Arm Intervention/treatment
Experimental: Phase 1: Breakfast Study Other: Breakfast Study
Participants (male and female, lean and obese, children, teenagers, adults, and elderly) will take part in 4 morning sessions, consuming a test breakfast milk based beverage and appetite. Biomarkers in blood will be measured and behavioural questionnaires completed. We will also collect a single saliva sample from each participant to examine genetic traits related to appetite, food choice, body weight, and energy expenditure. There will be two milk based beverages, one protein enriched (30% protein from calories) and one normal protein (15% protein). Participants will be offered a morning snack buffet to assess ad libitum energy intake. Phase 1 will also include a subgroup of malnourished male and female elderly participants. However, this group will only complete two morning sessions during which they will consume a low protein and a high protein milk based beverage. Appetite will be recorded and libitum energy intake will be measured. In addition, 24hr energy intake will be recorded.

Experimental: Phase 2: fMRI Study Other: fMRI Study
We will fMRI scan normal weight and overweight subjects of both gender from the four different age groups only: 8-10, 13-17, 24-45 and 65-75 years. Participants will be measured twice, on separate days, either after an overnight fast or after a test meal, fed to satiation (because hunger will modulate the response to food presentation). The participants will conduct a computerised task that will be performed in the scanner to assess hedonic responses to food cues. Physiological biomarkers will be measured during both trials for the assessment of appetite hormone circulation. Saliva samples will be taken for DNA analysis. DNA extraction techniques will be used to examine genetic traits linked to appetite, food choice, body weight, and energy expenditure.

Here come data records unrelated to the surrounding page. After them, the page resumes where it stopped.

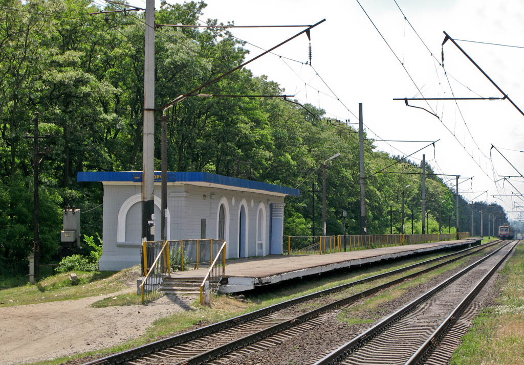 Платформа парного напрямку
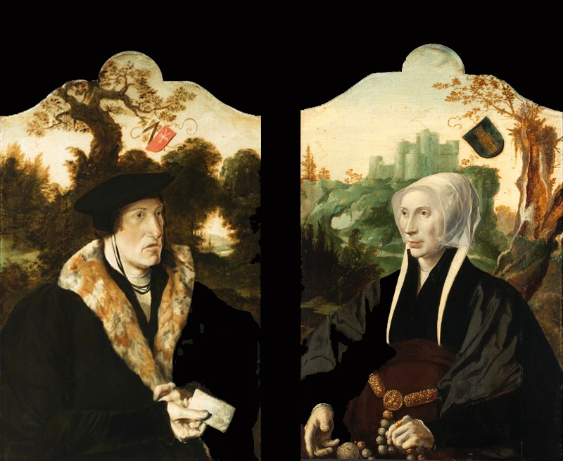 Portretten van de Goudse burgemeester Jan Claesz. Diert [van Haerlem] (1497-1574) en zijn vrouw Emmetje Teunisdr. van Souburgh (†1563)
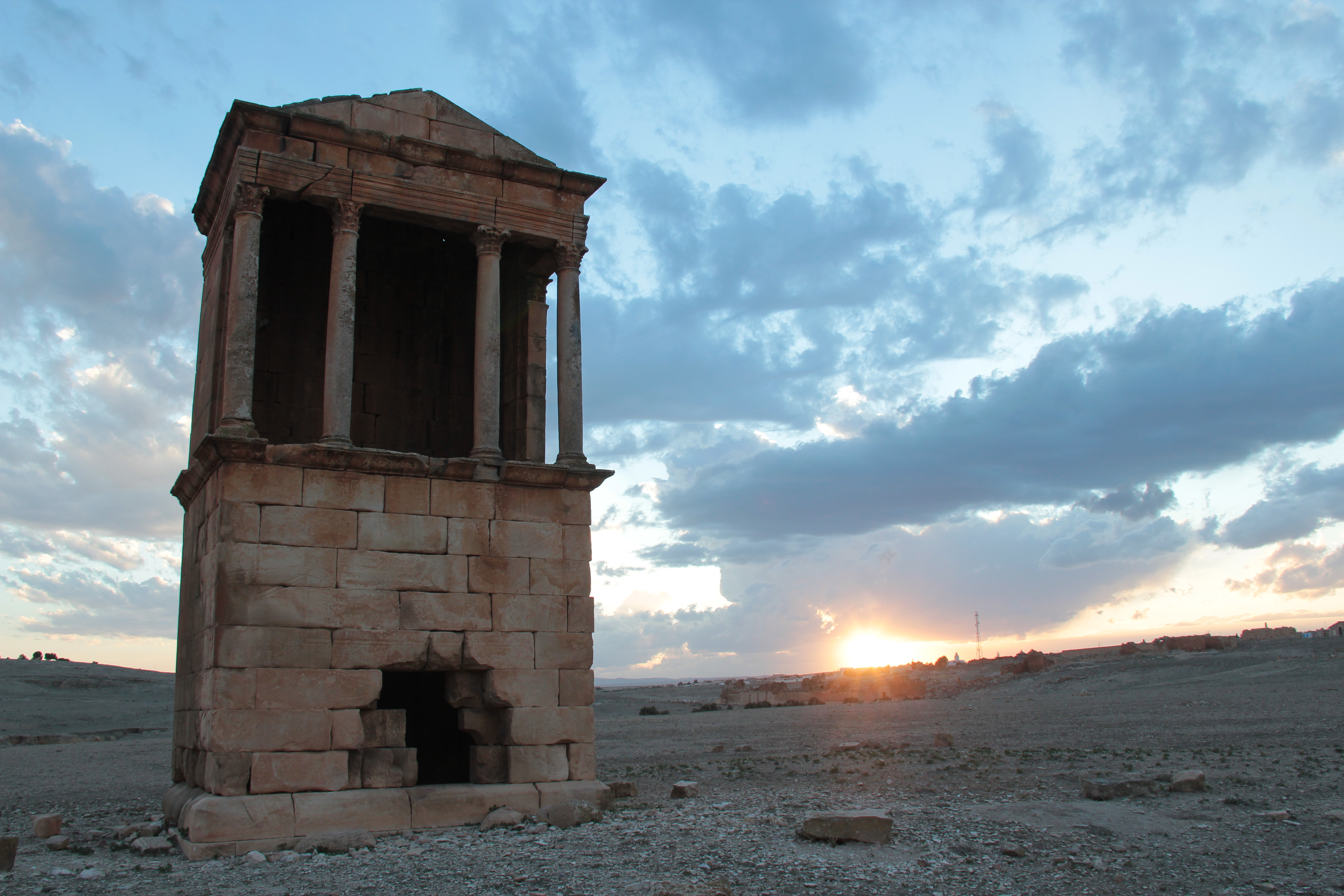 Région de Haïdra - Mausolée Tétrastyle d'Ammaedara

Primary Outcome Measures :
  1. Changes in concentrations of biomarkers of appetite in response to each milk-based beverage [ Time Frame: During each of the four 'Breakfast Study' visits blood will be taken at baseline, and 30, 60, and 120 minutes after consuming the milk-based beverage. Each visit will be seperated by one week. ]

    The following blood-borne biomarkers of appetite will be measured:

    • Glucose
    • Total cholesterol
    • Triglycerides
    • Low density lipoprotein
    • High density lipoprotein
    • Insulin
    • Ghrelin (active)
    • Glucagon-like peptide-1 (active)
    • Peptide YY (total)
    • Leptin

Secondary Outcome Measures :
  1. Neural responses to images of food when fasted and after consuming a milk-based beverage [ Time Frame: There will be one week between both conditions (fasted and fed) ]
    The subjects will conduct a computerised task that will be performed in the functional magnetic resonance imaging (fMRI) scanner. Subjects will be measured twice, on separate days, either after an overnight fast or after a test meal fed to satiation.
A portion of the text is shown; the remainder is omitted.